А в барах, куда я заходила после работы, мое тело чувствовало себя совсем иначе. Спиртное отдавало металлическим привкусом, словно мне в стакан бросили монетку. И я быстрее пьянела. Я перешла с вина на джин с тоником, потому что считала, что хинин полезен для моего здоровья. От сигарет меня теперь подташнивало, мне было неприятно думать, что табачный дым проникает внутрь, клубится вокруг внутренних органов моего нового, ставшего вдруг таким незнакомым тела. Как-то вечером мы с коллегами разговорились о летних отпусках, и меня спросили, куда я собираюсь, а я ответила, что еще не решила.

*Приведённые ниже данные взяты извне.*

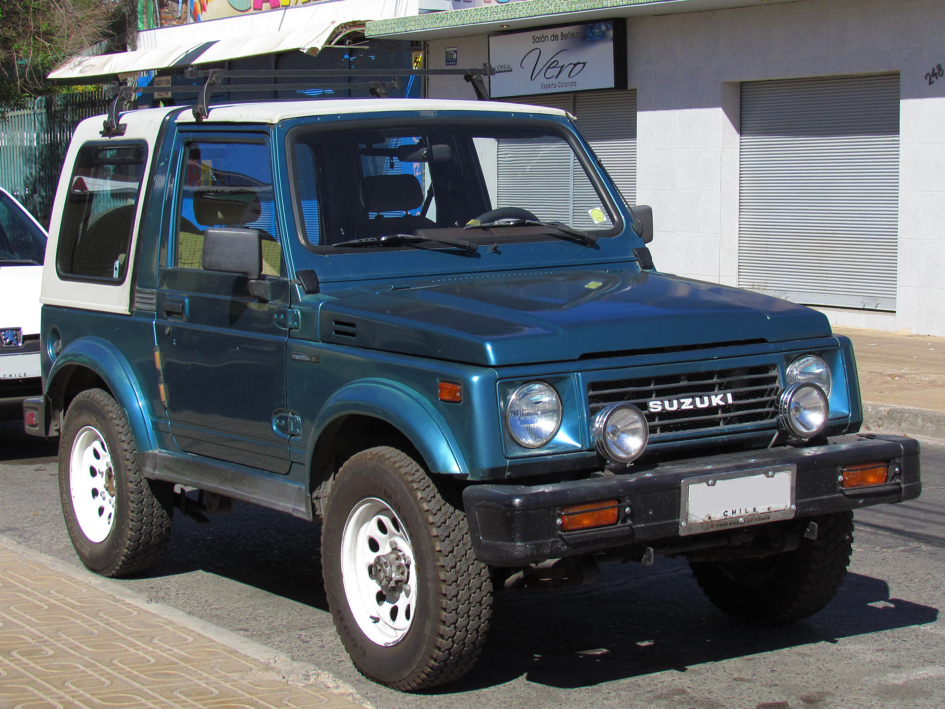 Suzuki Samurai SJ 413 QX 1989

Может быть, в этом году попытаюсь оформить себе визу, сказала я, и в ту же секунду, едва произнеся эти слова, возненавидела себя за желание пройтись по опасной черте, точно кошка по карнизу.

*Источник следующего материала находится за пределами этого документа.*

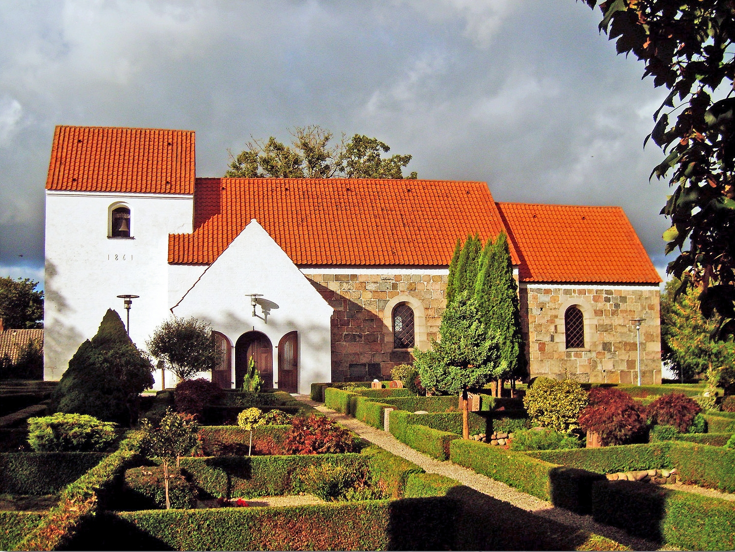 fra syd

Я заметила Р. Он помахал мне, подошел и поцеловал в щеку. Было приятно. Мы переместились в другой бар – туда, где познакомились, и сели за тот же самый столик, за которым сидели в тот первый вечер, но ни один из нас об этом не вспомнил. Может быть, он был тогда слишком пьяным, чтобы это запомнить. А может, я все это придумала. Я в отместку затеяла с ним перепалку, потому что то, что имело большое значение для меня, для него не значило ничего, но главным образом потому, что часть его сейчас была во мне буквально и росла, а он даже не догадывался.

– Почему тебе надо для всего искать какие-то подтверждения? – спросил Р в конце нашей перепалки. – Почему ты не можешь просто жить настоящим?

Но даже настоящее казалось мне слишком скользким, чтобы я могла на него полагаться. Вдруг эта перемена во мне стала невыносимой.

– Какой ты хочешь сделать свою жизнь? – спросила я, глядя на Р в упор, но не видя его.

– А что мне надо с ней делать?

– Не знаю, – отрезала я, внезапно охваченная отчаянием: мне захотелось положить голову на столик, прижаться щекой к твердой поверхности, залитой пивом. Но я сидела прямо.

– Выше нос! – бодро заметил он. – Все же отлично, радуйся!

Зазвучала его любимая песня, и он стал мотать головой в такт мелодии. Он осматривал помещение, а я осматривала его. Я вдруг испытала удивительную нежность при виде его ушей, седеющих прядей волос и того, как решительно он сжимает в руке стакан. Теперь мне все это нужно было держать в себе.

– Извини, – пробормотала я, но он не слушал.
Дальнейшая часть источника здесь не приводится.